**RECORDS SHOWN**
————————

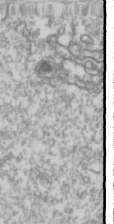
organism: Drosophila
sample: Cell division; meiosis; drosophila spermatocytes
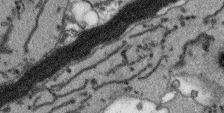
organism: Arabidopsis thaliana
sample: Root tip
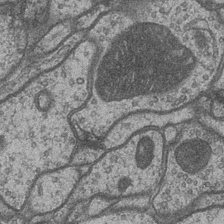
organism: Drosophila
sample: Optic medulla
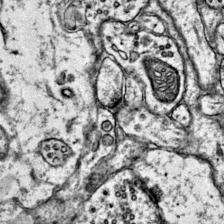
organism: Mouse
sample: Primary visual cortex
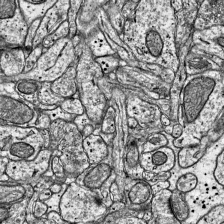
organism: Mouse
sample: Visual Cortex
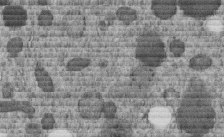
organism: C. elegans
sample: C. elegans embryo early stage
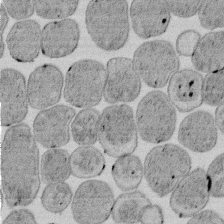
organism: E. coli
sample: Bacterial nucleoid
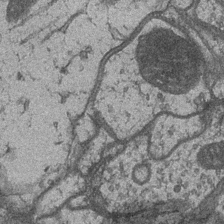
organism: Drosophila
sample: Optic medulla
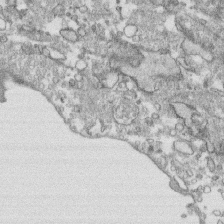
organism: Human
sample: CRL-1474
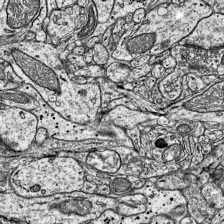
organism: Mouse
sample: Visual Cortex
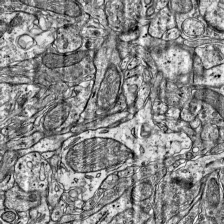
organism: Mouse
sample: Visual Cortex
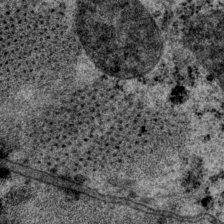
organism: P. pacificus
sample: Pharynx
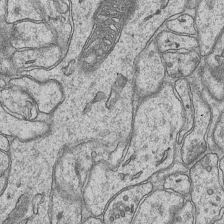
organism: Mouse
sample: CA1 Hippocampus
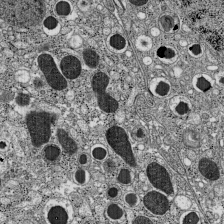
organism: C57BL Mouse
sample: Pancreatic islet
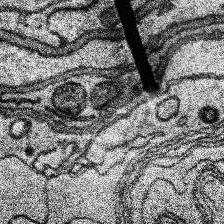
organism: Human
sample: Temporal Lobe
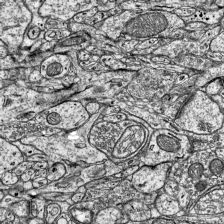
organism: Mouse
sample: Visual Cortex
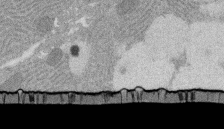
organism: Rat
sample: Salivary granule
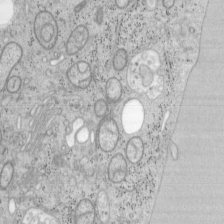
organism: Mouse
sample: OT-I killer T cells with ID8 ovarian cancer cells
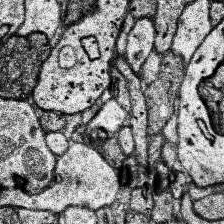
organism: Human
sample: Temporal Lobe
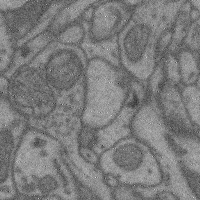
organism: Mouse
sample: Cerebral cortex
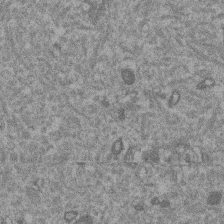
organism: Mouse
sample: Dividing mouse embryo 1 cell stage
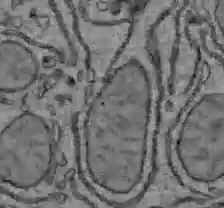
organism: C57BL Mouse
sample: Liver
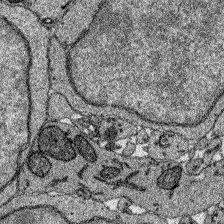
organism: Zebrafish
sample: Larval olfactory bulb
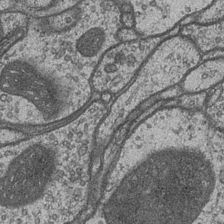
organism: Drosophila
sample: Optic medulla
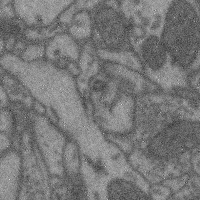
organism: Mouse
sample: Cerebral cortex
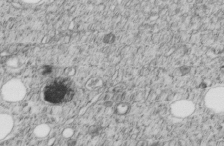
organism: C. elegans
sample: C. elegans embryo early stage

————————

**WHAT YOU SHOULD DO**
Please repeat all of the data exactly, excluding images.

**OUTPUT**
organism: Drosophila
sample: Cell division; meiosis; drosophila spermatocytes
organism: Arabidopsis thaliana
sample: Root tip
organism: Drosophila
sample: Optic medulla
organism: Mouse
sample: Primary visual cortex
organism: Mouse
sample: Visual Cortex
organism: C. elegans
sample: C. elegans embryo early stage
organism: E. coli
sample: Bacterial nucleoid
organism: Drosophila
sample: Optic medulla
organism: Human
sample: CRL-1474
organism: Mouse
sample: Visual Cortex
organism: Mouse
sample: Visual Cortex
organism: P. pacificus
sample: Pharynx
organism: Mouse
sample: CA1 Hippocampus
organism: C57BL Mouse
sample: Pancreatic islet
organism: Human
sample: Temporal Lobe
organism: Mouse
sample: Visual Cortex
organism: Rat
sample: Salivary granule
organism: Mouse
sample: OT-I killer T cells with ID8 ovarian cancer cells
organism: Human
sample: Temporal Lobe
organism: Mouse
sample: Cerebral cortex
organism: Mouse
sample: Dividing mouse embryo 1 cell stage
organism: C57BL Mouse
sample: Liver
organism: Zebrafish
sample: Larval olfactory bulb
organism: Drosophila
sample: Optic medulla
organism: Mouse
sample: Cerebral cortex
organism: C. elegans
sample: C. elegans embryo early stage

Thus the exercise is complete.